Statistical and epidemiological models are currently in the news a lot. We often hear that predictions made using models of the current pandemic have contributed to the UK government’s strategy about how to respond to it. But how do we decide if a model is “good” or “bad”?
“All models are wrong, but some are useful” is a common mantra in statistics. What does this mean? Well, models provide descriptions of a simplified view of how the world works. Because the real world is very complicated, we cannot model all of it. We therefore try to identify just the details that are relevant to what we want to predict or learn about.
For example, if I wanted to write down a model that would allow me to predict whether or not a breast cancer patient is likely to respond to a particular treatment, there might be all sorts of things that I think it could be helpful to include in the model.
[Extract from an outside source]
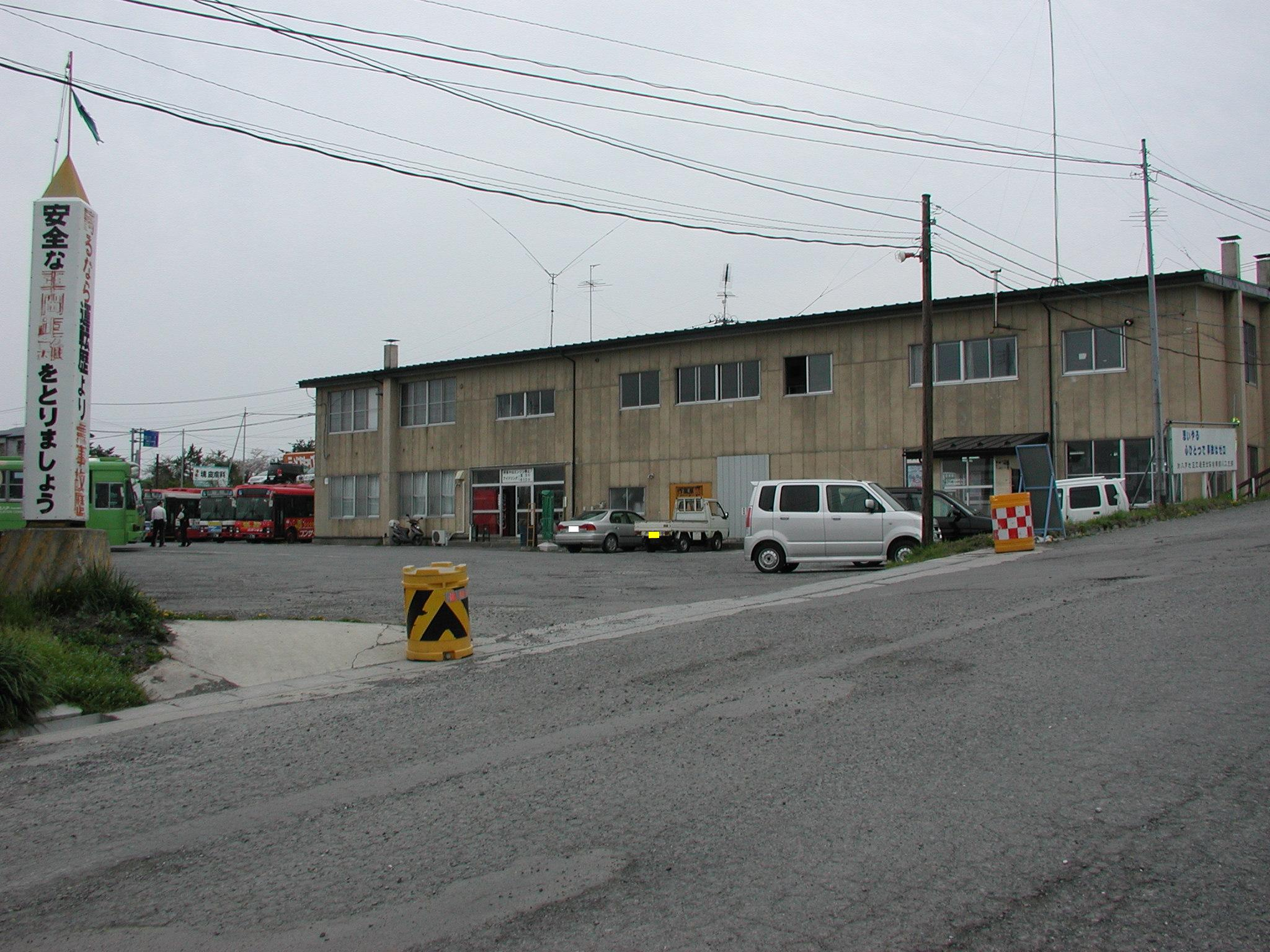 南部バス：本社社屋・八戸営業所庁舎※：一般車両ナンバー部分に隠し処理加工済。

We call these things predictors, and in this case they might include (among many others): how old the patient is, whether or not they have a BRCA mutation, and how early the cancer was detected. It might be the case that some of the things that I think might be useful are actually not very useful at all, and it will very likely be the case that there are useful predictors that I have either not yet identified or have chosen to exclude (e.g. because measuring them might require invasive and painful procedures to be performed on the patient) .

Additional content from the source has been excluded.